The right mental model is "the AI helps scale a review process that humans designed and calibrated."

A better workflow looks like this:

1. Create a rubric.
2. Have humans score a representative sample.
3. Prompt the judge model with the same rubric.
4. Compare judge scores to human scores.
5. Inspect disagreements.
6. Improve the judge prompt or rubric.
7. Use the judge at scale, with ongoing human spot checks.

LLM judges are accelerators. They are not a substitute for knowing what quality means.

5. Online Evals

Offline evals tell you how the system performs in the lab. Online evals tell you how it performs in the world.

Production users are wonderfully inconvenient. They reveal problems your curated dataset missed.

Useful online signals include:

• acceptance rate: did the user keep or use the output?
• copy rate: did the user copy the generated answer?
• regeneration rate: did they keep asking for another try?
• correction rate: how much did they edit the result?
• abandonment rate: did they leave after the AI response?
• escalation rate: did they need a human?
• time to first useful answer: how long until the user actually made progress?
• cost per successful task: how much did useful automation cost?

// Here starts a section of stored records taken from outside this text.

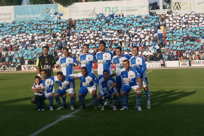 Alineació del CE Sabadell davant l'Eibar
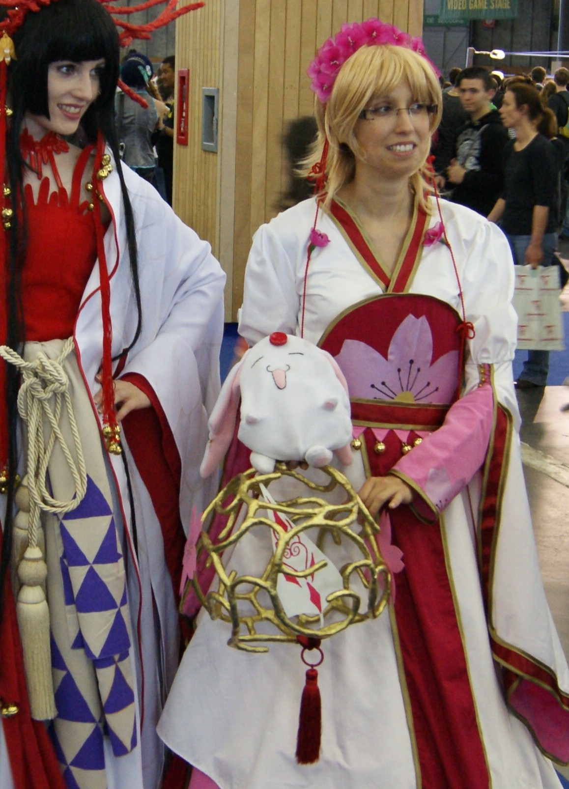 Mokona dans les bras de deux cosplayer, Japan Expo 2012.
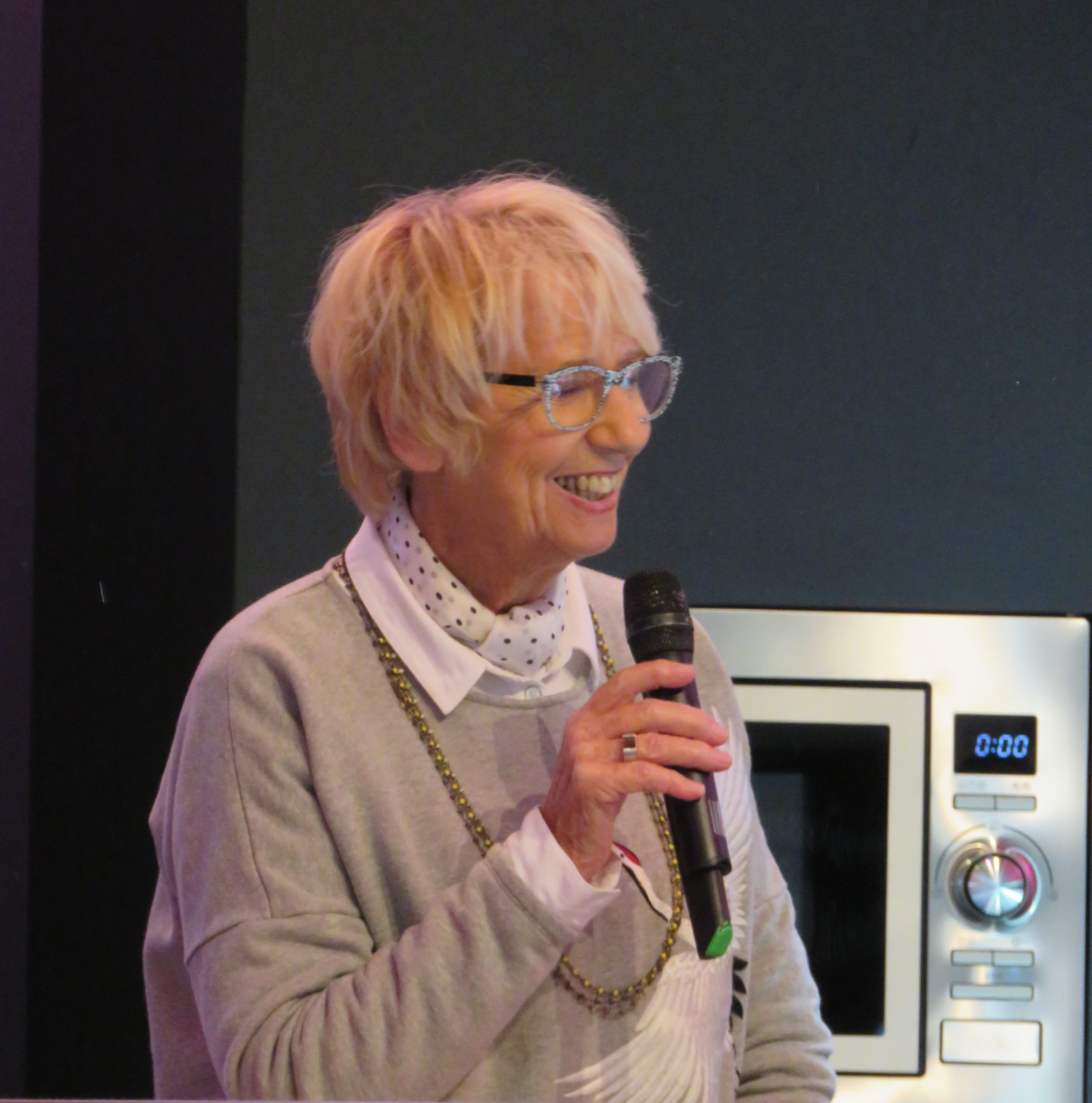 Mercotte présentant des démonstrations de cuisine au Salon du Chocolat 2017 - Parc des Expositions - Porte de Versailles.
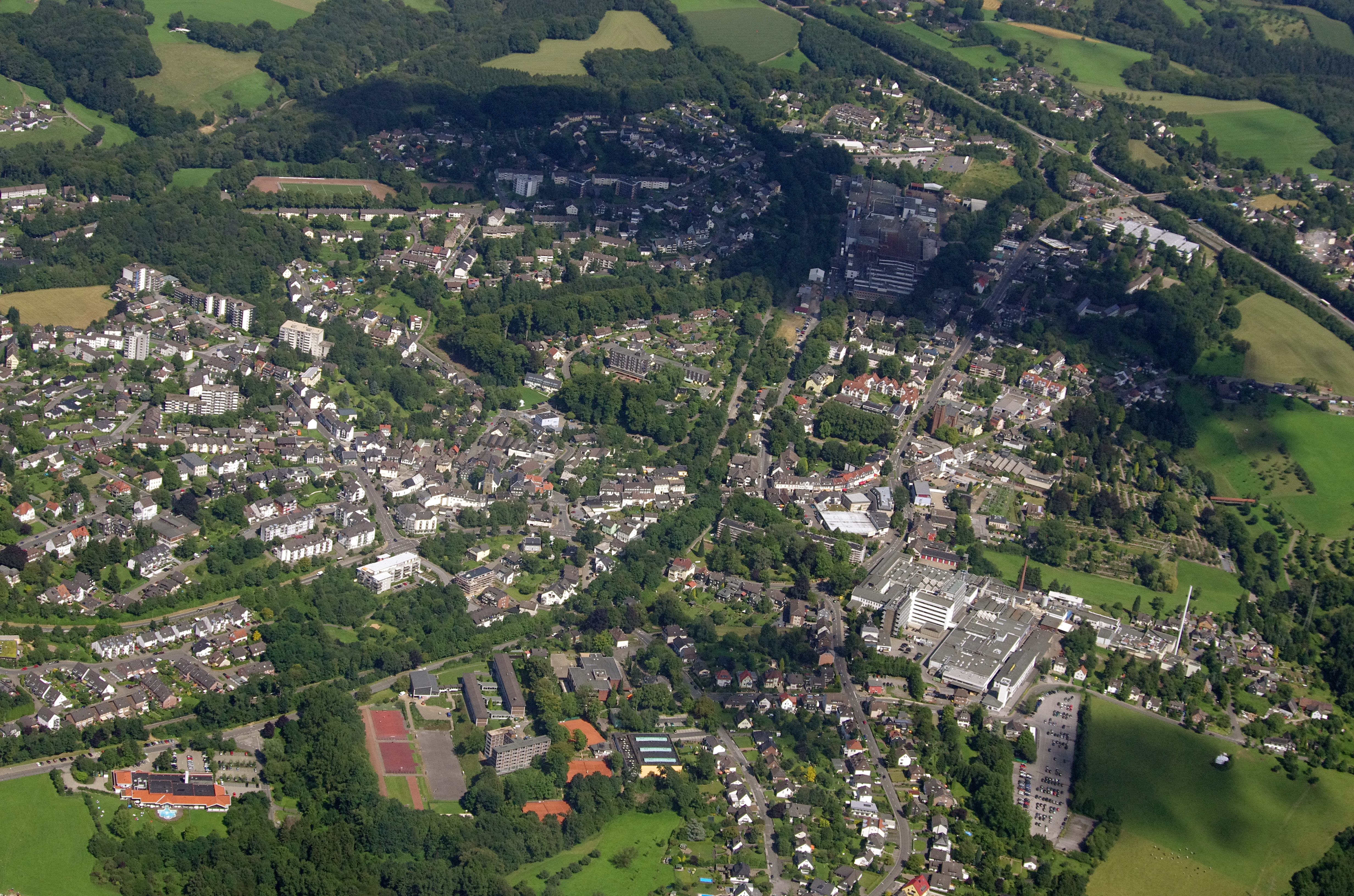 Luftaufnahme von Burscheid aus südwestlicher Richtung

"Time to first useful answer" is especially important.

Developers often measure time to first token because it is easy. Users care about getting something useful. A fast model that gives three bad answers may be slower in product terms than a slightly slower model that gets it right the first time.

Match the Eval to the Task

A common mistake is trying to create one generic "AI quality score."

That sounds tidy, but it usually collapses different product goals into mush.

An AI system that extracts numbers from financial reports and a creative brainstorming assistant should not be evaluated the same way.

For financial extraction, you probably care about:

• field-level precision
• field-level recall
• schema validity
• exact values
• confidence calibration
• severity of mistakes

If the model extracts $10,000,000 instead of $100,000, it does not matter that the answer was well-written. It failed.

For a brainstorming assistant, you probably care about:

• relevance
• diversity
• novelty
• brand fit
• usefulness
• user adoption

Exact-match testing would be absurd there. There are many valid outputs.

For a retrieval-augmented assistant, you may need to evaluate at least two separate layers:

• retrieval quality: did we fetch the right context?
• answer quality: did the model use that context correctly?

If the answer is wrong, the model may not be the problem. Your retriever may have handed it irrelevant documents. Good evals help you locate the failure instead of randomly tweaking the prompt.

Build a Golden Dataset

Every serious AI feature should eventually have a golden dataset.

A golden dataset is a small, trusted set of examples that your team uses repeatedly to compare system changes. It should be hand-curated, reviewed, and stable enough to act as an anchor.

It does not need to be huge at first.

Start with 30 to 100 examples:

• common happy paths
• hard edge cases
• adversarial inputs
• ambiguous user requests
• known historical failures
• examples from important customer segments

Then keep growing it from production.

When your AI fails in an interesting way, ask whether that failure belongs in the dataset. Send the useful examples to a review queue. Be sure to remove sensitive data and tag them by task, failure type, or customer segment.

Then someone has to decide what the expected behavior should have been. For a support assistant, that might be a product manager and a support lead. For financial extraction, it might be a domain expert who can verify the source document and the expected fields. For legal or medical workflows, the reviewer may need real professional expertise.

If reviewers disagree on the right answer, treat that as a signal to clarify the policy, improve the rubric, or mark the case as ambiguous.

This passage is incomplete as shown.